Mr. Biden’s remarks are symptomatic of a larger problem: the assumption that judicial nominees are politicians with policy views that they will — and should — impose from the bench. This assumption is most brazenly made when interest groups characterize nominees as “for” or “against” specific policies…
This is not an entirely new phenomenon…Yet the scale of activist involvement in judicial nominations today is unprecedented…It doesn’t hurt, too, that a high-profile campaign to block (or support) a Supreme Court nominee is an effective way to raise funds.
For most groups, opposition to Judge Alito is purely result-oriented…

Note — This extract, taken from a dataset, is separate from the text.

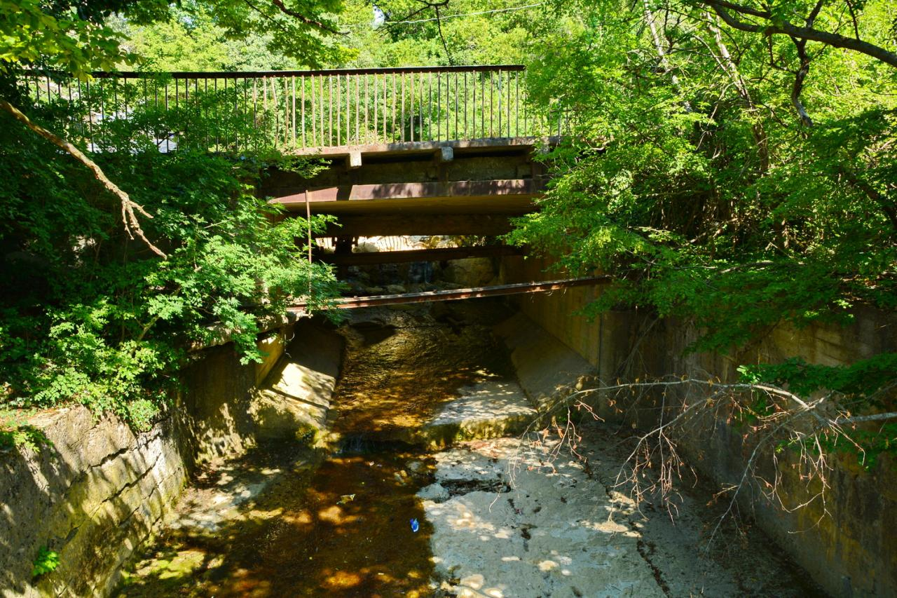 Мост через реку Хаста-Баш на Старом шоссе Севастополь-Ялта

Journalists have also treated judicial nominees like political candidates. Several media outlets conducted quantitative analyses of Judge Alito’s decisions, detailing how often he held “for” or “against” a given side. Instead of analyzing his reasoning, and the extent to which it adhered to or departed from applicable precedent, the analyses tallied his opinions based upon their results…These analyses, in turn, were relied upon by senators seeking to tar Judge Alito as “for” or “against” given causes.
Setting aside the methodological problems…such analyses are not particularly probative of judicial fitness…The relevant question is not who won or lost but whether the judge applied the law in a neutral and consistent manner…

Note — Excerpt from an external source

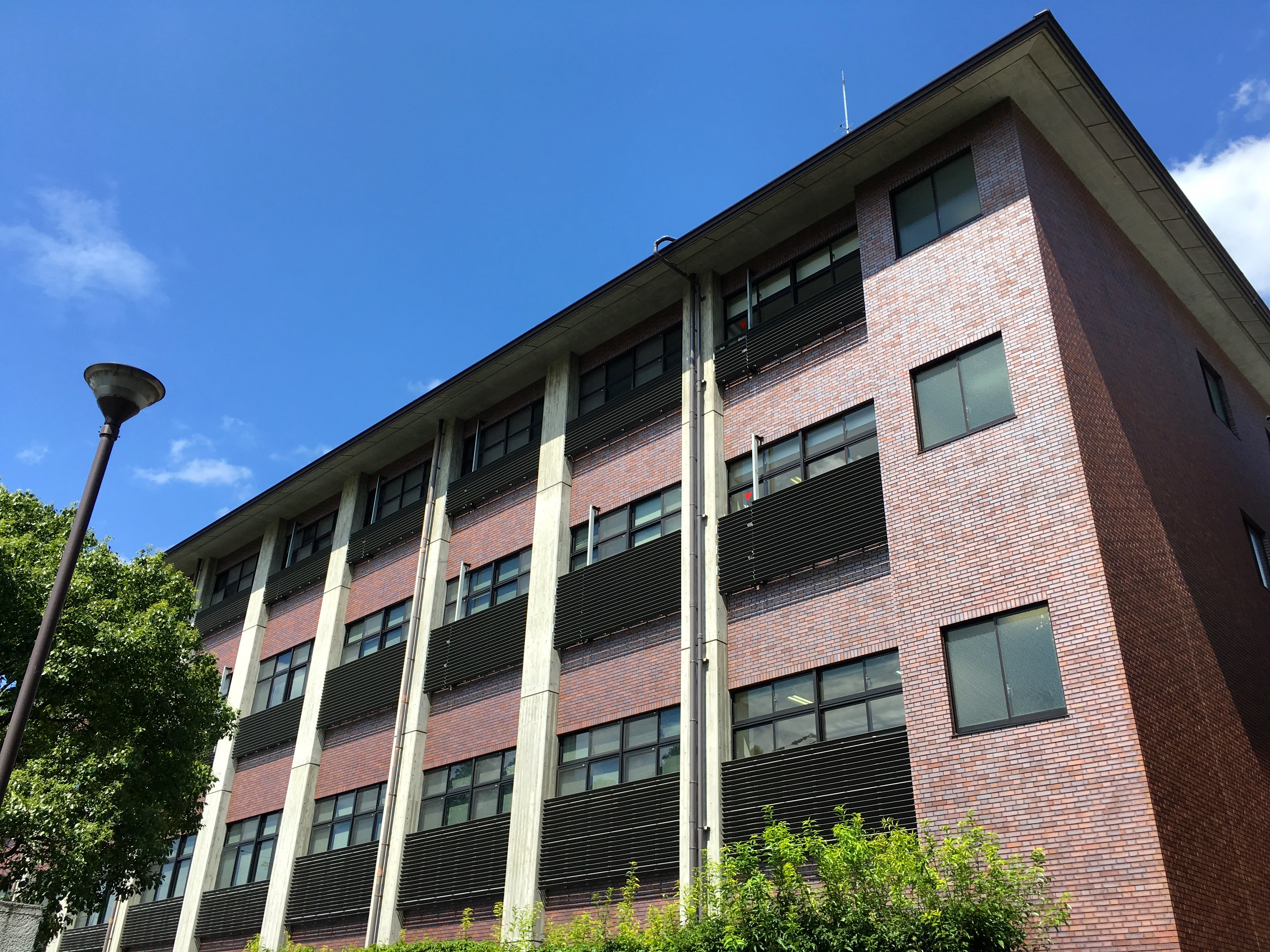 The photo was taken by me on September 10, 2016.

Viewing judges as life-tenured politicians who get to impose their own policy preferences furthers the downward spiral of judicial politicization. To be sure, judges themselves are not blameless. The Supreme Court’s willingness to inject itself into controversies traditionally resolved by the political branches of government only encourages interest groups to devote resources to shaping the federal bench.
Reversing the trend will be difficult. In today’s political climate, to say that the judiciary should not resolve an issue is itself viewed as taking a side. Ironically, the same senators who worry that Judge Alito shows insufficient respect for the political branches are aghast that he might leave some thorny issues for the elected branches to sort out…
…Judge Alito stressed that the process of judging — the exercise of judgment rather than will — is more important than a specific result. His testimony was a forthright reminder that not all law is politics in robes…

Which is why Wendy Long wrote the following in Justice Alito: What It Means:

The confirmation of Justice Alito is a great moment for the country for two reasons.
One: the triumph of quality. We have a new Justice with outstanding qualifications and experience, proving that the demagogues of the liberal left can no longer ‘Bork’ such outstanding nominees. The process is still nasty, and the demagogues still try their hardest, but the partisan judicial filibuster has failed…it is clear that his attackers are the real extremists.
Two: the triumph of the philosophy of judicial restraint. Americans are appreciating the virtue of judicial modesty and respect for democracy in our courts. The last few years, Americans have grown increasingly frustrated with out-of-control judges imposing a leftist agenda on them through judicial activism…Justices like Chief Justice Roberts and Justice Alito hold the promise of greater faithfulness to the Constitution and the laws enacted by the people through their elected representatives. Today, a significant step has been taken in restoring American self-government.